Remarks by Bill Emerson, MBA Chairman During MBA’s 102nd Annual Convention & Expo

SAN DIEGO, CA – October 20, 2015 – (RealEstateRama) — Bill Emerson, Chairman of the Mortgage Bankers Association (MBA) today delivered the following remarks at the association’s 102nd Annual Convention and Expo in San Diego, CA.

[Please Note: These are prepared remarks. Mr. Emerson may add to or subtract from these remarks during the course of his presentation. Portions of the text may be omitted during the speech.]

Good morning fellow members of the Mortgage Bankers Association.

It’s truly an honor and a privilege to be standing here today as the Chairman of the MBA. It’s been a long and interesting journey to get to this place but I am very glad to be here.

I’ve had the privilege of watching Bill Cosgrove lead this group for the last year and I want to take a moment and say thank you to Bill for his service and his leadership. He has done a tremendous job advocating for the industry. His passion for what’s right, regardless of the topic, has been great to experience and I have learned a lot from him.

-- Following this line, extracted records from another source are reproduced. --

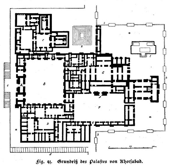 Grundriss des Palastes von Khorsabad - Ausgrabung Place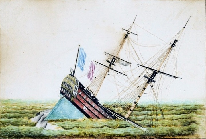 Le naufrage du vaisseau Le Républicain (ancien Royal Louis lancé en 1780) sur la roche du Mingant le 24 décembre 1794 alors qu'il sortait du port de Brest pour aller à la rencontre de la flotte anglaise ; il était alors en très mauvais état après avoir participé à la "bataille du 13 prairial an II" dite aussi "bataille d'Ouessant" au cours de laquelle il avait été démâté (dessin aquarelle et encre de Chine).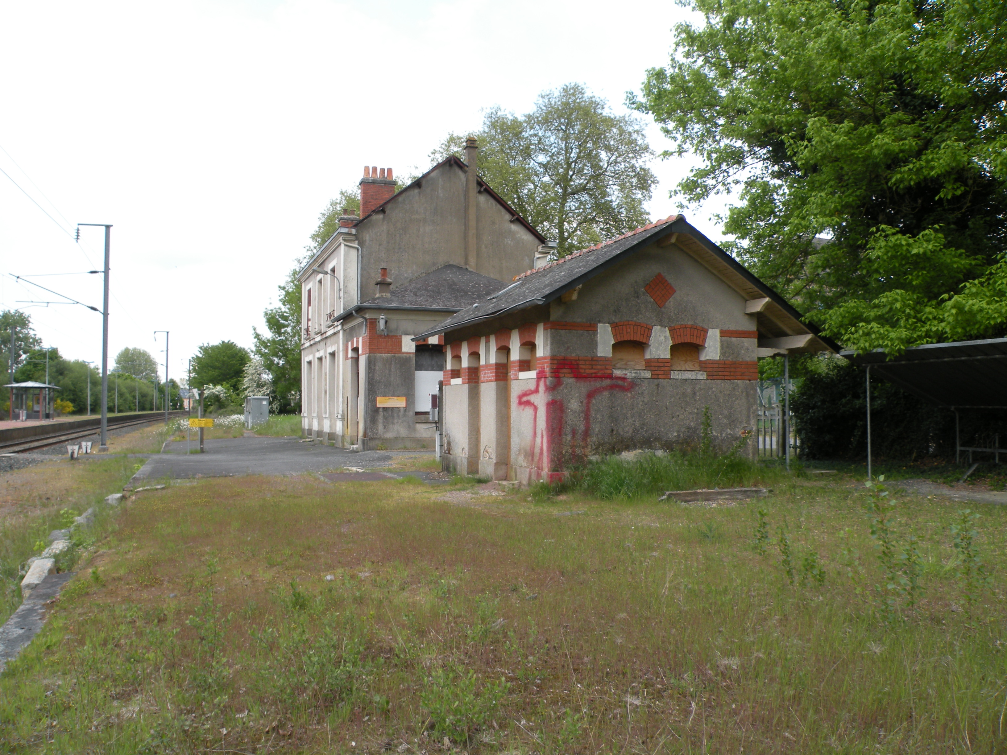 La gare de Beslé à Guémené-Penfao.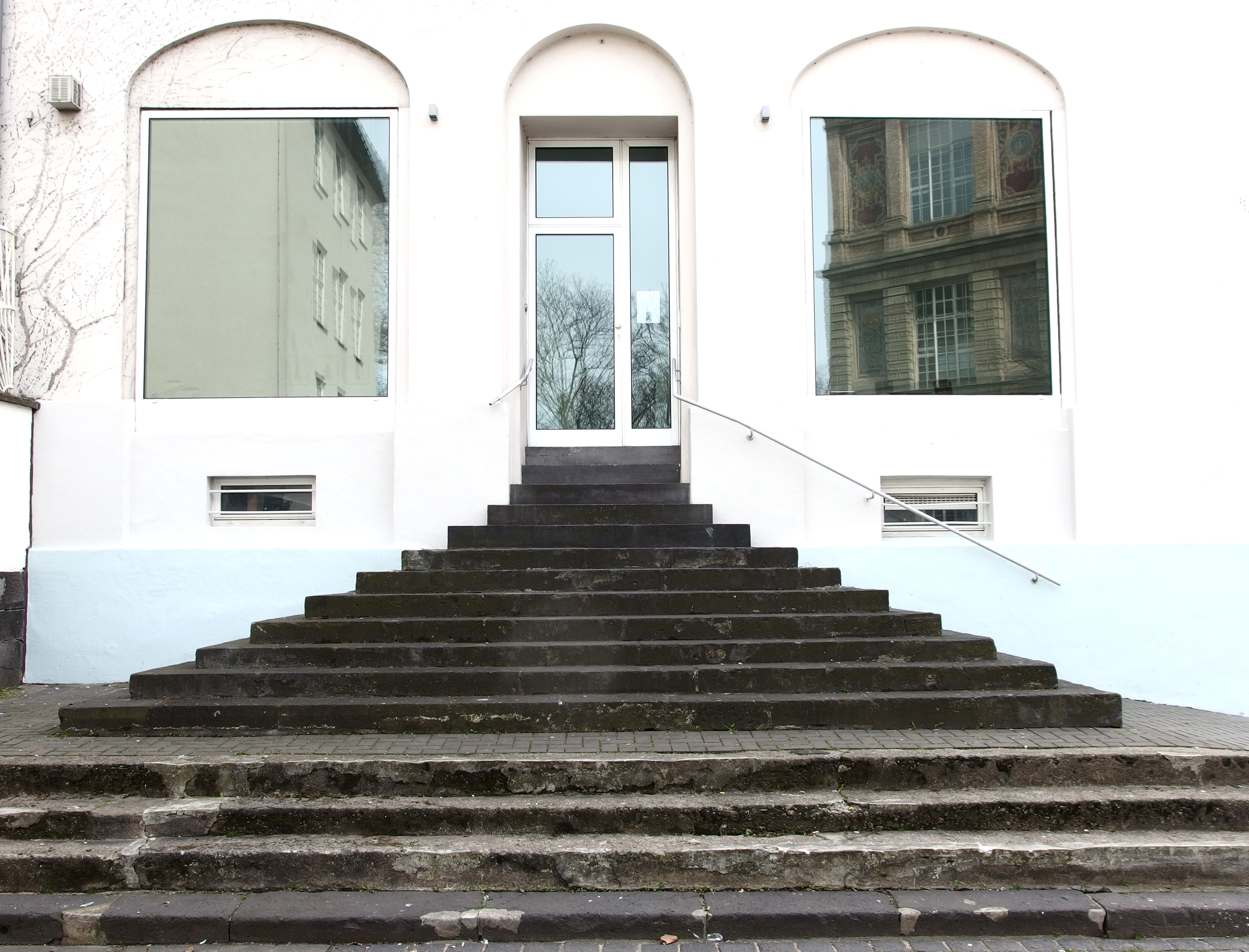 Haus Eiskellerberg 1-3, Treppe Aufgang zur Felix Ringel Galerie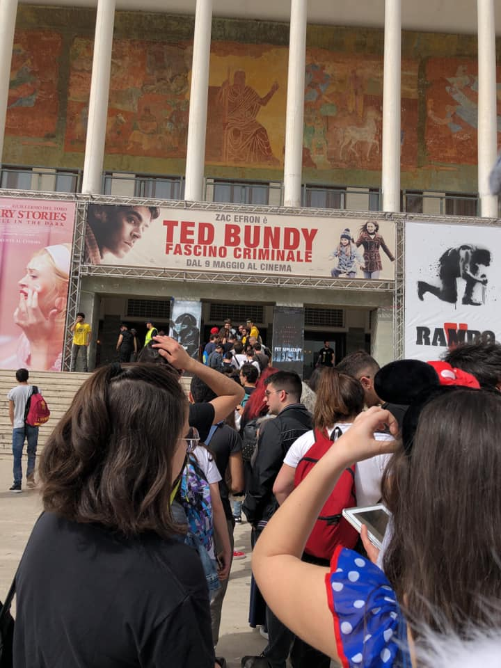 Foto scattata il 26/04/2019 al Napoli Comicon ritraente la coda per l'anteprima italiana di Fate/stay night: Heaven's Feel II. lost butterfly al Teatro Mediterraneo, parte del complesso della Mostra d'Oltremare.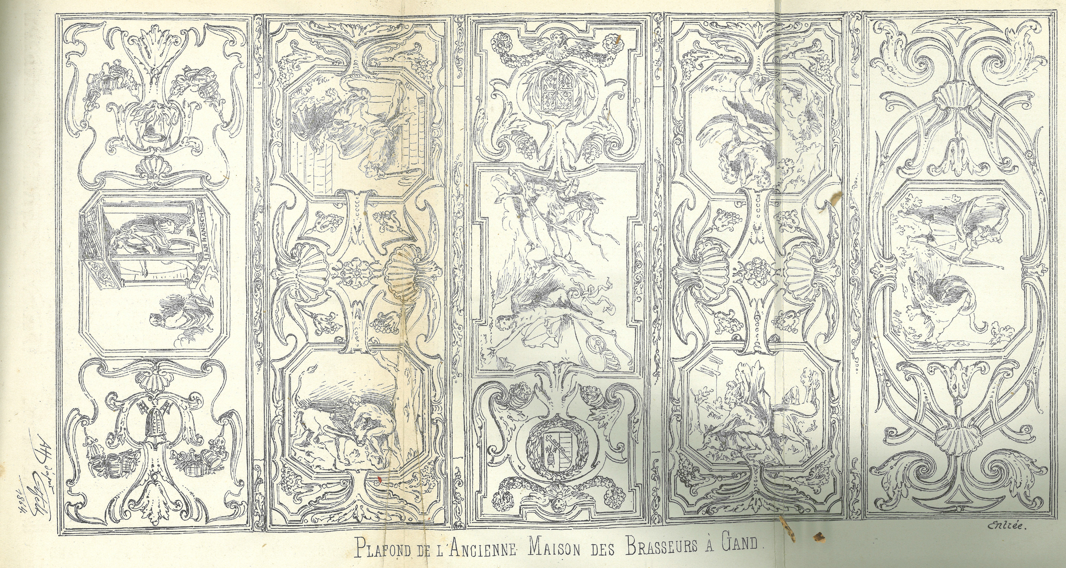 Plafonddecoratie in stucwerk in de grote zaal van het voormalige ambachtshuis van de brouwers, Onderbergen 36-38 (hoek Zwartezustersstraat, vroeger Wagenaerstraat, tegenover de nu verdwenen Dominicanenkerk), Gent. Werk van beeldhouwer Jan Hansche, 1673. Het plafond is opgebouwd uit vijf delen en toont mythologische taferelen en wapenschilden. Van links naar rechts (ingang van de zaal): 1) voorwerpen die verwijzen naar het brouwersambacht, een zittende allegorische figuur, de naam van de beeldhouwer Jan Hansche en het jaar 1673; 2) uit de twaalf werken van Herakles (Hercules): het doden van de Hydra van Lerna (boven) en het doden van de leeuw van Nemea (onder); 3) de wapenschilden van het brouwersambacht en van Pierre Dellafaille, voorschepen van de keure in Gent, en centraal Phaëton die uit de zonnewagen van zijn vader Helios wordt geslingerd; 4) uit de twaalf werk van Herakles: het verslaan van de Amazones (boven) en het gevangen nemen van de Stier van Kreta, vader van de Minotaurus (onder); 5) uit de twaalf werk van Herakles: het doden van de draak Ladon. Lithografie Armand Heins, naar tekening C. Tfelt, 1864.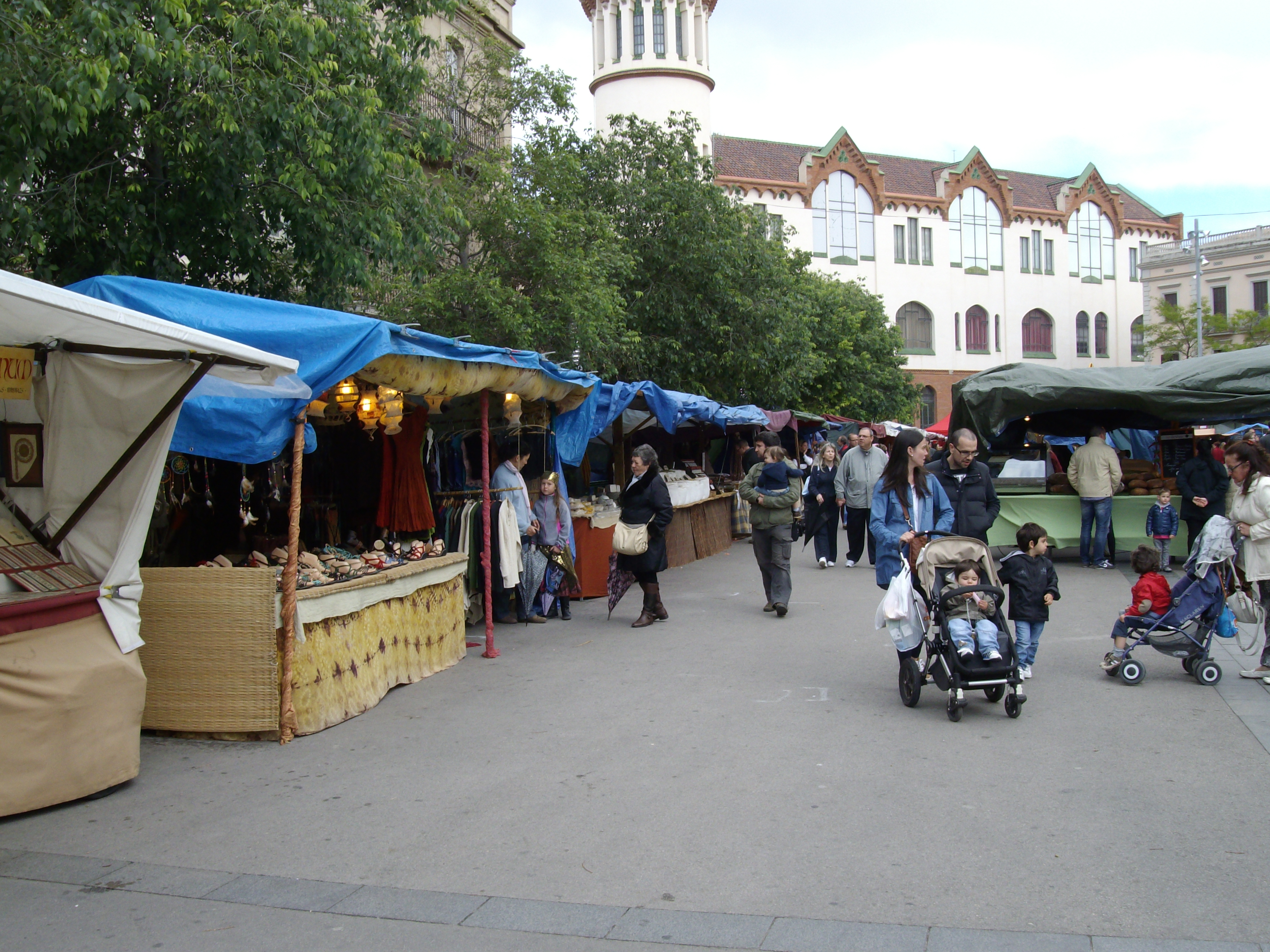 Feria medieval Medievàlia, celebrada los días 17, 18 y 19 de mayo de 2013 alrededor de la plaza del Mercado de Sabadell (Barcelona).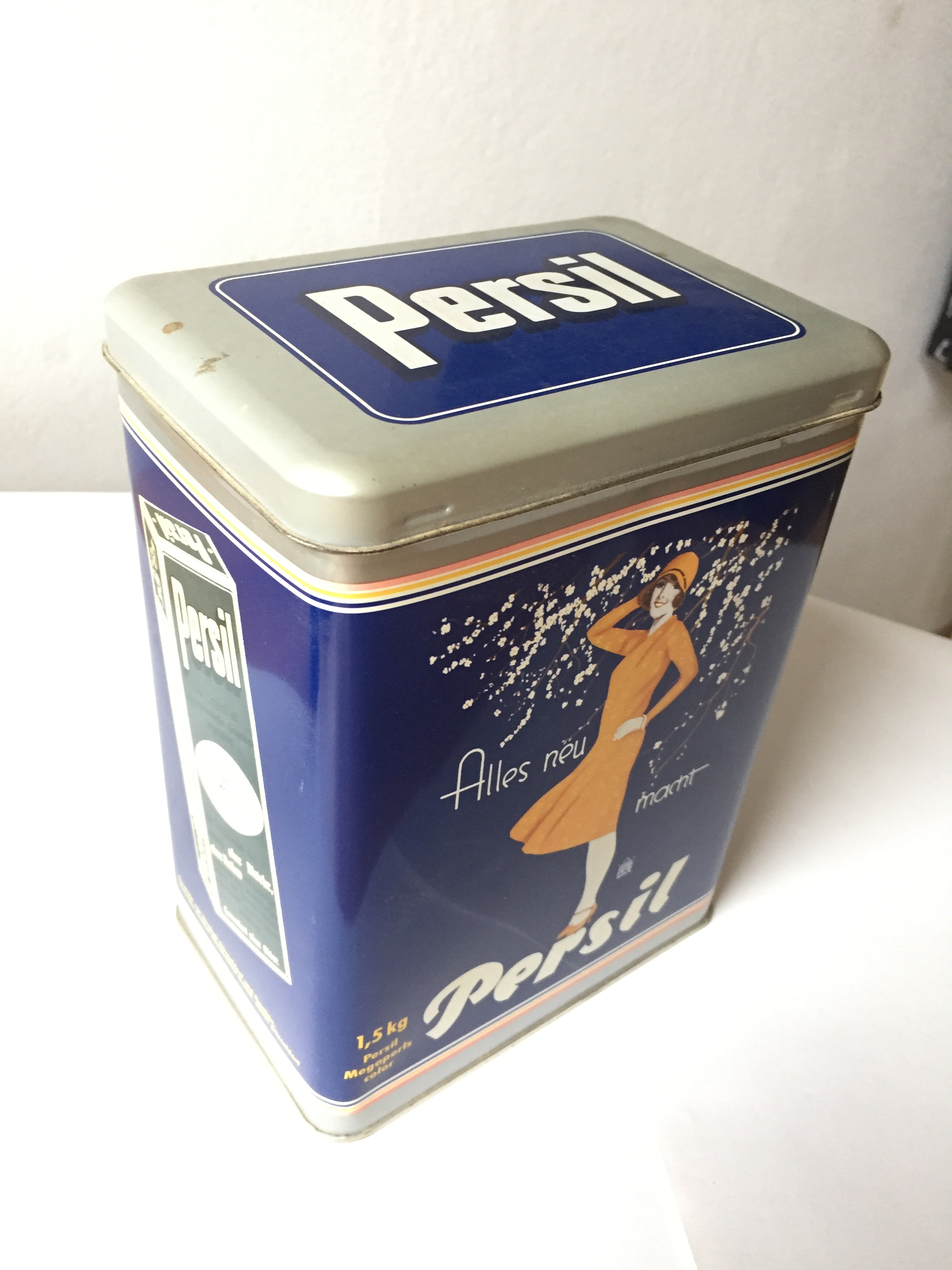 Persil - nostalgische Dose

I’ve also had the opportunity to interact with the two previous chairs while they were in the role, EJ Burke and Deb Still. These two fine folks were also exceptional in the role and provided great insight to Bill and me as we came up the leadership ladder. This industry truly has benefited from the leadership of all three of these great people. Let’s take a moment to recognize them.

I look forward to serving with two other individuals in my chair year, Rodrigo Lopez as the Chair-Elect and Dave Motley as the Vice-Chair. Our leadership ladder is in great shape for the next few years and it will be exciting to see Rodrigo take the helm next year as the first Latino Chair in MBA history.

So that brings us to my involvement in the MBA.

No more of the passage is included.